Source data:

<<<<

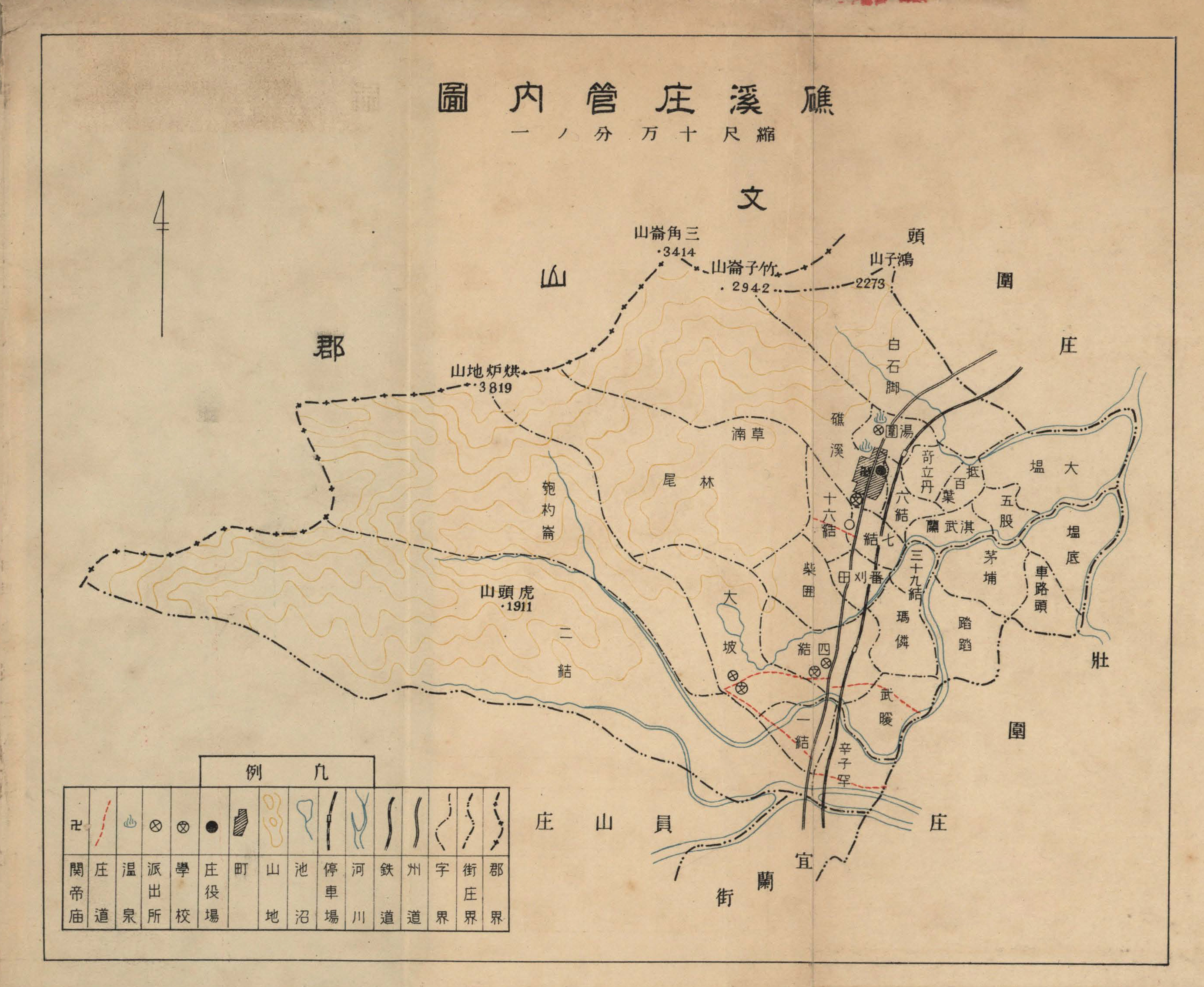 中文（台灣）: 台灣日治時期的礁溪庄為現今的宜蘭縣礁溪鄉
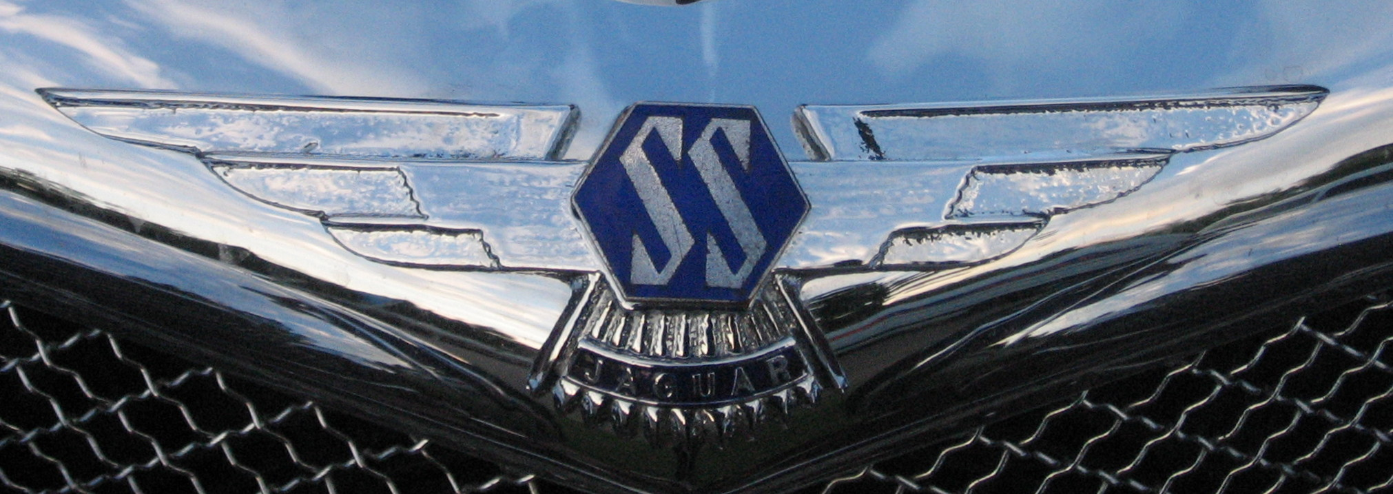 Jaguar SS 100
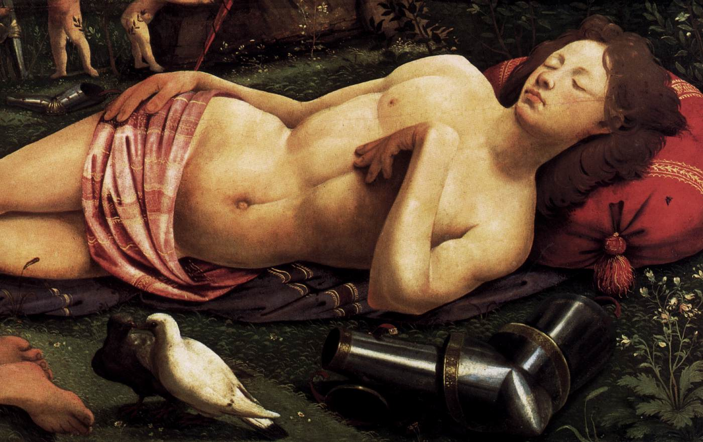 detail
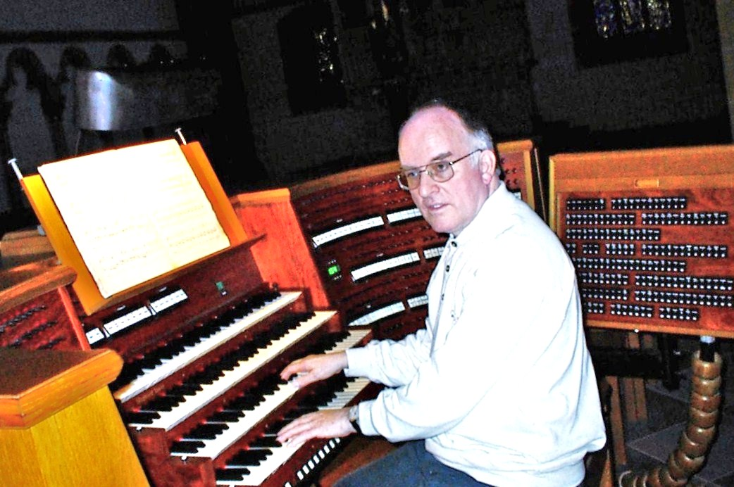 Helmut Peters, am Generalspieltisch der Domorgel im Paderborner Dom
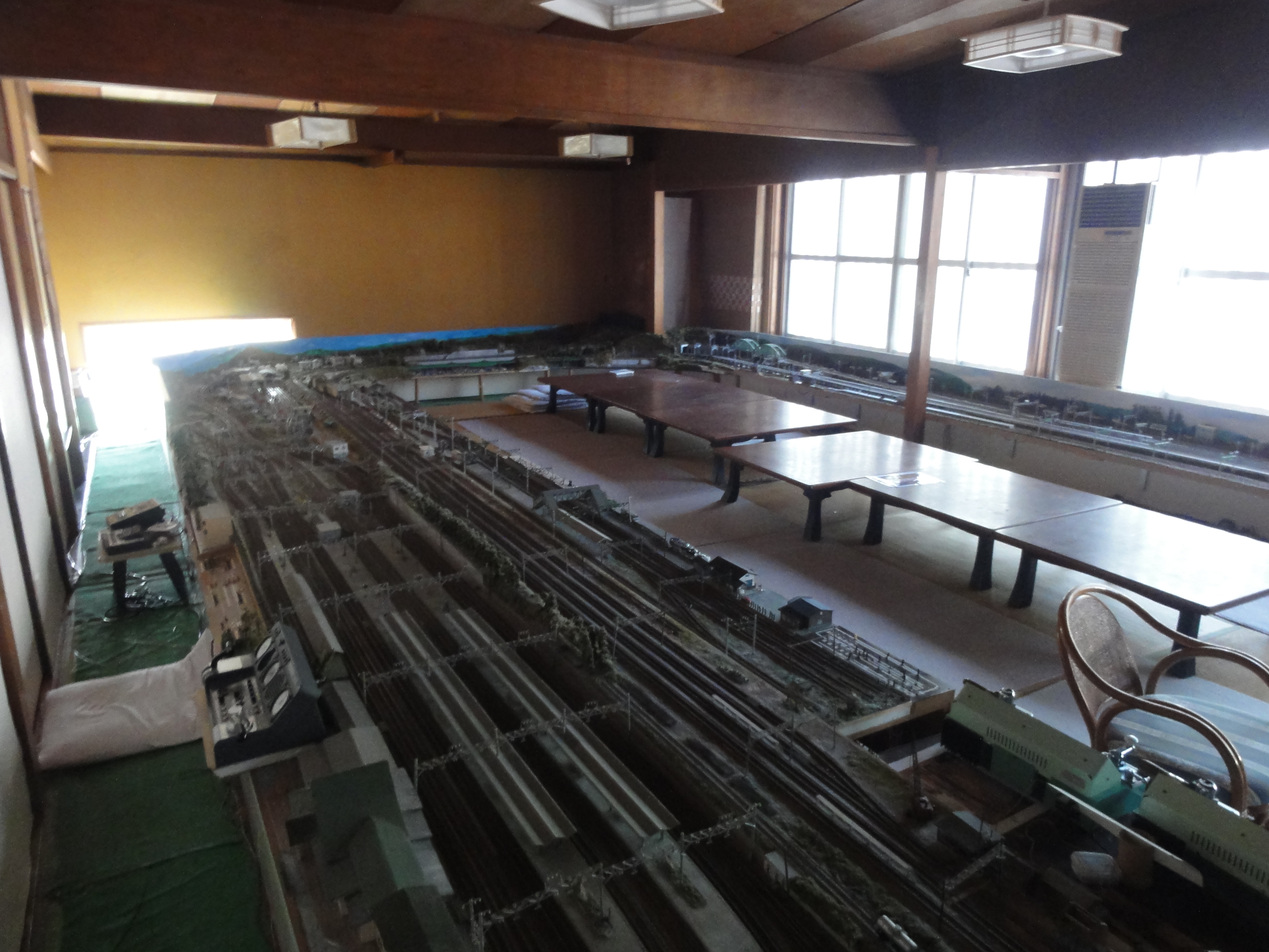 花月園 (旅館) 2F大広間のHOゲージのレイアウト
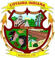 Escudo del Municipio de Coyaima (Tolima)
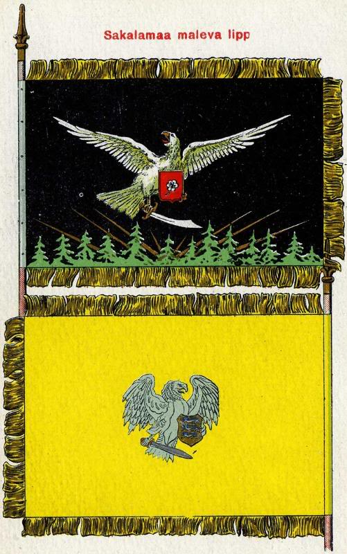 Kaitseliidu Sakalamaa maleva lipp
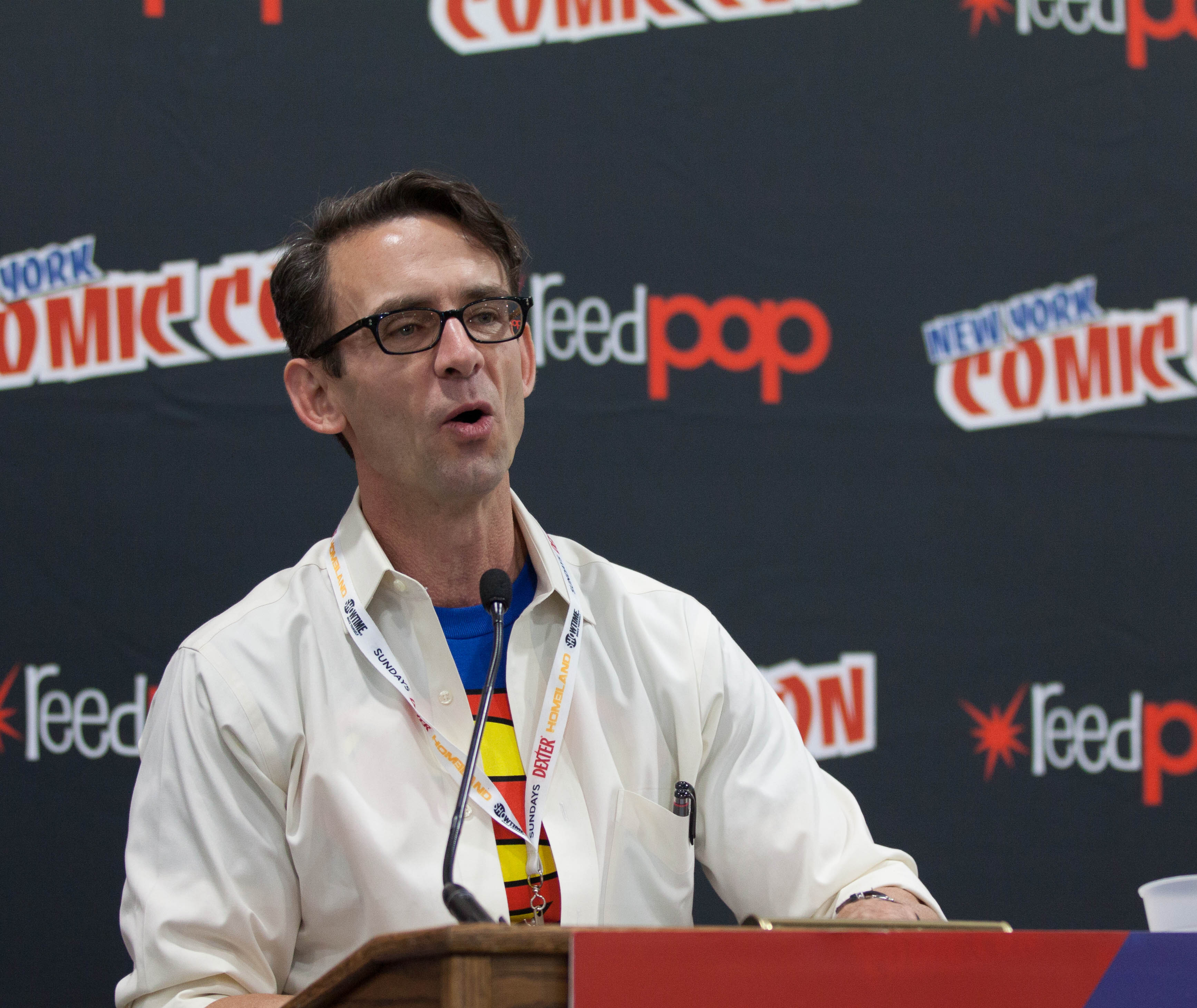 Chuch Palahniuk at New York Comic Con, 2012

>>>>

Task directions :: Repeat every entry above exactly; images stay out of the copy.

Result of this task ::
 中文（台灣）: 台灣日治時期的礁溪庄為現今的宜蘭縣礁溪鄉
 Jaguar SS 100
 detail
 Helmut Peters, am Generalspieltisch der Domorgel im Paderborner Dom
 花月園 (旅館) 2F大広間のHOゲージのレイアウト
 Escudo del Municipio de Coyaima (Tolima)
 Kaitseliidu Sakalamaa maleva lipp
 Chuch Palahniuk at New York Comic Con, 2012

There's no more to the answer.